◆ Records supplied ◆
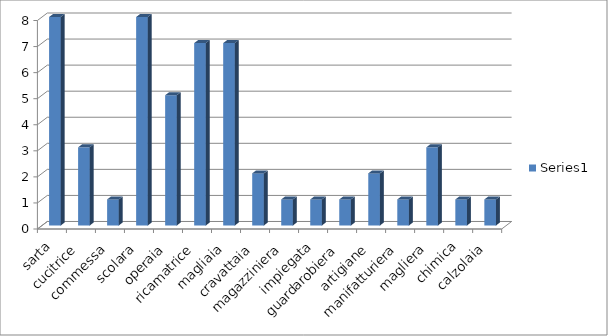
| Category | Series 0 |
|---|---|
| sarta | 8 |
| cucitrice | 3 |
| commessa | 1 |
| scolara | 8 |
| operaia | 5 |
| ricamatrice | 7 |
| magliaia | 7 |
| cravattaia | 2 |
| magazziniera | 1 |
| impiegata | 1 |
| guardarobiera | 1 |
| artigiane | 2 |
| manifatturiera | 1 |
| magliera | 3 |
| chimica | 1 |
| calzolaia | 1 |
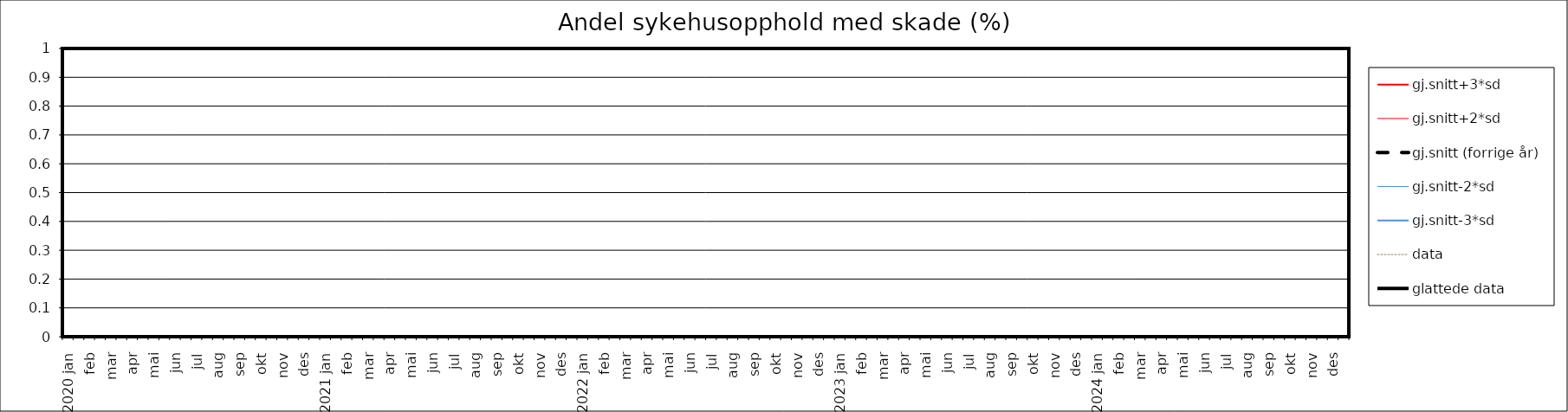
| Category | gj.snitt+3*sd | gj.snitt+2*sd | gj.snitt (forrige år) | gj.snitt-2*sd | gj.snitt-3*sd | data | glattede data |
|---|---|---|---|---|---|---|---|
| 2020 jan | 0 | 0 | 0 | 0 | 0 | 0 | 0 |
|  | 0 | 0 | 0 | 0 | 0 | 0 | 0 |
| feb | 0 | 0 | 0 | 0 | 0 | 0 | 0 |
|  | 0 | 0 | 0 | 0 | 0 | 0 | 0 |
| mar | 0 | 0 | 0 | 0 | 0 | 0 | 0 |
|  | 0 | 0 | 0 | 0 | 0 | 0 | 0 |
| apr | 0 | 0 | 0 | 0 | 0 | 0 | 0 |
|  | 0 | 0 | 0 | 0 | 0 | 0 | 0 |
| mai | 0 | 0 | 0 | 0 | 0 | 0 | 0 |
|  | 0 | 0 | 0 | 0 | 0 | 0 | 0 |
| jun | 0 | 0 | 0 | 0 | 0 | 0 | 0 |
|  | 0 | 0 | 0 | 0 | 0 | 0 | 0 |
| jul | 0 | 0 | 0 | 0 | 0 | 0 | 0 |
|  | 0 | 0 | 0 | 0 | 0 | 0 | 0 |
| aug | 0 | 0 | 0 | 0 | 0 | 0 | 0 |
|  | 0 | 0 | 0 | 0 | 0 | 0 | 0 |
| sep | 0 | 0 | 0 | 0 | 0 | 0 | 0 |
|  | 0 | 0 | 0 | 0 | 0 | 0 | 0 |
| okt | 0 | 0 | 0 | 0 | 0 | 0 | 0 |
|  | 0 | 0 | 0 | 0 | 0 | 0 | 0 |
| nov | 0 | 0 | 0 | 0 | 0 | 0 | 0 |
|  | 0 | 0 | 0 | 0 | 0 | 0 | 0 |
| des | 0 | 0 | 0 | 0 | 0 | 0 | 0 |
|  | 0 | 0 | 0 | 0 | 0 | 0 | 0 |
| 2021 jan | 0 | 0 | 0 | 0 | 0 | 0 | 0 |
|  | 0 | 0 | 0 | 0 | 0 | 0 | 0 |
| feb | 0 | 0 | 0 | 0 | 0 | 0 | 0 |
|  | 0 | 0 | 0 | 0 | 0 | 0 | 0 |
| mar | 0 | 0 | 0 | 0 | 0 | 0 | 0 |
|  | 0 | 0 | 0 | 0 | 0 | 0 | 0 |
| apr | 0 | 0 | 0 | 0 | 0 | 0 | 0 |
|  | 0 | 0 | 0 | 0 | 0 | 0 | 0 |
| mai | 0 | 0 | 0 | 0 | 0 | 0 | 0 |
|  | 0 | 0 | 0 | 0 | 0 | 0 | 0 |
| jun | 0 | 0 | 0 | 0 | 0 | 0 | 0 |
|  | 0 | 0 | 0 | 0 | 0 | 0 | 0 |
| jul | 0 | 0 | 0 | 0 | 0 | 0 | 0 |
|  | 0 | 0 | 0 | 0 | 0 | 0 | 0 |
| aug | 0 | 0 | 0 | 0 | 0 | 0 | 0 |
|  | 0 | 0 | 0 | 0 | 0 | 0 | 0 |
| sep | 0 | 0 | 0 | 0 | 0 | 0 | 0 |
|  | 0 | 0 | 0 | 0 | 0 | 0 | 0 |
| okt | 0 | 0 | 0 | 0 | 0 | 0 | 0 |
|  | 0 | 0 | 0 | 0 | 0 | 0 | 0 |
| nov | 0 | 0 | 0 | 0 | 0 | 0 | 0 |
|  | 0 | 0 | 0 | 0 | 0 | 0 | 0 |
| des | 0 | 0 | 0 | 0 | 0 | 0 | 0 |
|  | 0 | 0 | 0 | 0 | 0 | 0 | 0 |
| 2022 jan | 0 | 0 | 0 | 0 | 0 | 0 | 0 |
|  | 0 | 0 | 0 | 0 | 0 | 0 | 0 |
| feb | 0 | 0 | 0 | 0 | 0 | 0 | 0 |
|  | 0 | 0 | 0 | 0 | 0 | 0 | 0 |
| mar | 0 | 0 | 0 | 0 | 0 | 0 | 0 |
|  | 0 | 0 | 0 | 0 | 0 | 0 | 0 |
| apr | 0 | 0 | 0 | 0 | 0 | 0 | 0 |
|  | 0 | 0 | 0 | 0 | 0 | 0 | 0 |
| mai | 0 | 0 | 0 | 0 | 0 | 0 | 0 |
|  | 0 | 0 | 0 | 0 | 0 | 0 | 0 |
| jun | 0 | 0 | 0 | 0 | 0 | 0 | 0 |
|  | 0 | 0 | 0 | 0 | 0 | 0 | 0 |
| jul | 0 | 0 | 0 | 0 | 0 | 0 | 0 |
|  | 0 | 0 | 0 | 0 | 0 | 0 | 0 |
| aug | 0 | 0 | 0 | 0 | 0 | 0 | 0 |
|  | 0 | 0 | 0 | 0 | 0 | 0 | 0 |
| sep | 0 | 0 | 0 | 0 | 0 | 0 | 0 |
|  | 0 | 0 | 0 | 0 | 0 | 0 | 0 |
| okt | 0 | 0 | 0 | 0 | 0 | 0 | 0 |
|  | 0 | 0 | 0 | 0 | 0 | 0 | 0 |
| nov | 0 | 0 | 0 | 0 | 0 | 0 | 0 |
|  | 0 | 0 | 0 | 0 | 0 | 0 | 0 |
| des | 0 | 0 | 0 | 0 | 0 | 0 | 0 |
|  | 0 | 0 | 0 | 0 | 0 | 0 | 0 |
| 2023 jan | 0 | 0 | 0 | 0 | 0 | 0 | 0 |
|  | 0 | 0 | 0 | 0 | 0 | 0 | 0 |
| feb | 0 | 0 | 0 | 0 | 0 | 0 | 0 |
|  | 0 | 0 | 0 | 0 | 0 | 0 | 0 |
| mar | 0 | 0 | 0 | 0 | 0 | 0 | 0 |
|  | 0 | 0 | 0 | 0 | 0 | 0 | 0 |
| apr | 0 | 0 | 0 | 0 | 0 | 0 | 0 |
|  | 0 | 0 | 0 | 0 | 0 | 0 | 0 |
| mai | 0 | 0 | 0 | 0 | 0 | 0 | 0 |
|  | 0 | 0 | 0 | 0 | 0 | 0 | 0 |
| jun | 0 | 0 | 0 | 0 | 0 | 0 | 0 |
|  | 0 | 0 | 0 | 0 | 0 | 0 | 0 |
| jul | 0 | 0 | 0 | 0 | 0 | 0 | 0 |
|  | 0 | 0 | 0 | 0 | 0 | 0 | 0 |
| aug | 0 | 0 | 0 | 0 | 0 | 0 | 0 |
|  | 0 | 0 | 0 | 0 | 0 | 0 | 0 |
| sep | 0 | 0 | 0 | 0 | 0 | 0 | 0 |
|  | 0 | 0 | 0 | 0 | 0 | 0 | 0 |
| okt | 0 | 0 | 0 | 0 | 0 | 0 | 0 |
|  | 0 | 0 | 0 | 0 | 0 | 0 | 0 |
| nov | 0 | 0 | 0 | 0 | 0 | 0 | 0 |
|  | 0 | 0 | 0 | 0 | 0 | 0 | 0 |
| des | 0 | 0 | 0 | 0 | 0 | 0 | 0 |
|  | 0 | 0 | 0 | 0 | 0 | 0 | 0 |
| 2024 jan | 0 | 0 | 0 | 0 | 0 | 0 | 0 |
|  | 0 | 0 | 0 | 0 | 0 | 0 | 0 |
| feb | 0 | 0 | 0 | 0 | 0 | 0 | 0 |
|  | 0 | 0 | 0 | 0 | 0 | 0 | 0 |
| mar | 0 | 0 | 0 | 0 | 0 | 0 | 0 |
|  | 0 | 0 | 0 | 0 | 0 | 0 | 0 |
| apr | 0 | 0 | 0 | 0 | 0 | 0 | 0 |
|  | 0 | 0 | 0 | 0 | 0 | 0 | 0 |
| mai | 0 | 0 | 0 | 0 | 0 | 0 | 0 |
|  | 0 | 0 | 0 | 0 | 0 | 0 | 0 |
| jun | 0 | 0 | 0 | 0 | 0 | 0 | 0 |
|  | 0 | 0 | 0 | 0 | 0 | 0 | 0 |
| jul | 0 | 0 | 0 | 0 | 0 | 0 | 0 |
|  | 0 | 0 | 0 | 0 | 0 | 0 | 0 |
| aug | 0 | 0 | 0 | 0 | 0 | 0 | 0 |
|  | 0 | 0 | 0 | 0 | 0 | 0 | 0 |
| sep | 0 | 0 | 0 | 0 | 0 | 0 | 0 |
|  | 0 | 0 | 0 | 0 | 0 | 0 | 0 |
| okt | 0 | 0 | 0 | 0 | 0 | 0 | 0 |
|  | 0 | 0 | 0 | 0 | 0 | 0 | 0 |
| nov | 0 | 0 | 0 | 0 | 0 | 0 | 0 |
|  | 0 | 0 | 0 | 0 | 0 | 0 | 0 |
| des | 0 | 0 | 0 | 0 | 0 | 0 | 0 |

◆ Your instructions ◆
Look through the entries above. Copy out every line holding the word "Category".

◆ Solution for this exercise ◆
| Category | Series 0 |
| Category | gj.snitt+3*sd | gj.snitt+2*sd | gj.snitt (forrige år) | gj.snitt-2*sd | gj.snitt-3*sd | data | glattede data |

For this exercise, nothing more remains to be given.